======== Task inputs

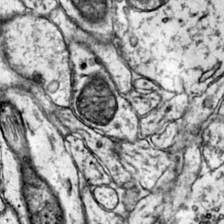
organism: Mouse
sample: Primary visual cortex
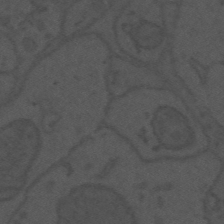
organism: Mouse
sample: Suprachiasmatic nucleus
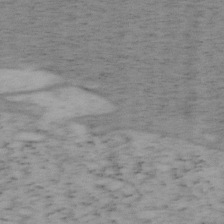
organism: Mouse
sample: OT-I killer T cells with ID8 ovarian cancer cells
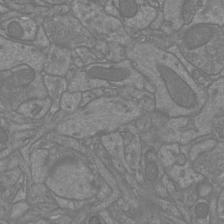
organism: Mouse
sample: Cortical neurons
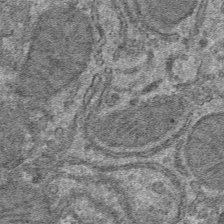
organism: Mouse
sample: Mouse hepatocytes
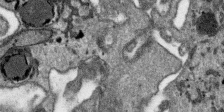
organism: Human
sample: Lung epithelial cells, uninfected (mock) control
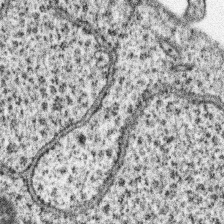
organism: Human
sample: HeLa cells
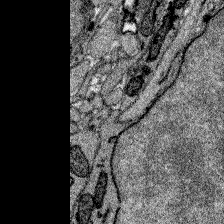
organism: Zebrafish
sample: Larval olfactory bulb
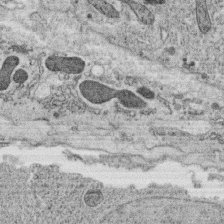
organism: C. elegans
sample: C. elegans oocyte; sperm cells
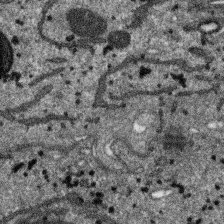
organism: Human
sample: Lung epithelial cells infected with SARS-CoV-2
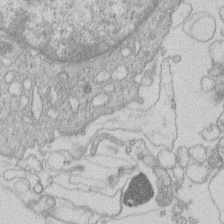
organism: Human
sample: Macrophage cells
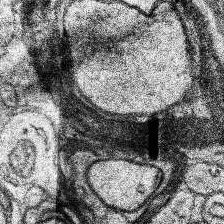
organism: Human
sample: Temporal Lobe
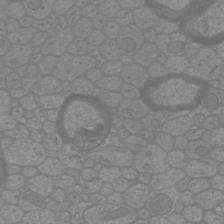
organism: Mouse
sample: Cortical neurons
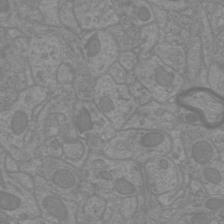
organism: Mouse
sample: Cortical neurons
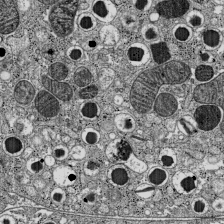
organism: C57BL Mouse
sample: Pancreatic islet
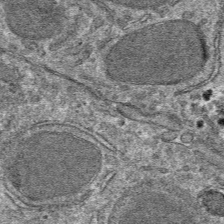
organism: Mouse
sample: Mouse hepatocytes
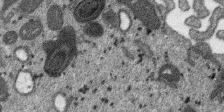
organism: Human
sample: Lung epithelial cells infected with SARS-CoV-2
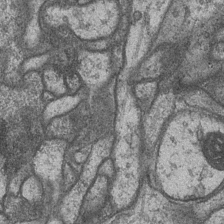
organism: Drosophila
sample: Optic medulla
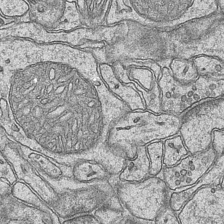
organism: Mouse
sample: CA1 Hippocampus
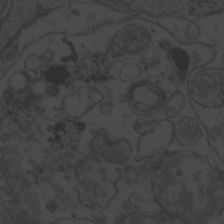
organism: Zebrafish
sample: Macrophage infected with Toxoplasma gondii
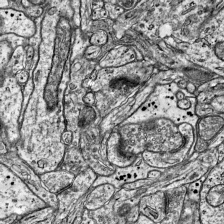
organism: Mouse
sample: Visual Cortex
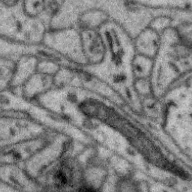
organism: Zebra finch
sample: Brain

================

### Task description
Give back every record above word for word, dropping pictures.

### Answer box
organism: Mouse
sample: Primary visual cortex
organism: Mouse
sample: Suprachiasmatic nucleus
organism: Mouse
sample: OT-I killer T cells with ID8 ovarian cancer cells
organism: Mouse
sample: Cortical neurons
organism: Mouse
sample: Mouse hepatocytes
organism: Human
sample: Lung epithelial cells, uninfected (mock) control
organism: Human
sample: HeLa cells
organism: Zebrafish
sample: Larval olfactory bulb
organism: C. elegans
sample: C. elegans oocyte; sperm cells
organism: Human
sample: Lung epithelial cells infected with SARS-CoV-2
organism: Human
sample: Macrophage cells
organism: Human
sample: Temporal Lobe
organism: Mouse
sample: Cortical neurons
organism: Mouse
sample: Cortical neurons
organism: C57BL Mouse
sample: Pancreatic islet
organism: Mouse
sample: Mouse hepatocytes
organism: Human
sample: Lung epithelial cells infected with SARS-CoV-2
organism: Drosophila
sample: Optic medulla
organism: Mouse
sample: CA1 Hippocampus
organism: Zebrafish
sample: Macrophage infected with Toxoplasma gondii
organism: Mouse
sample: Visual Cortex
organism: Zebra finch
sample: Brain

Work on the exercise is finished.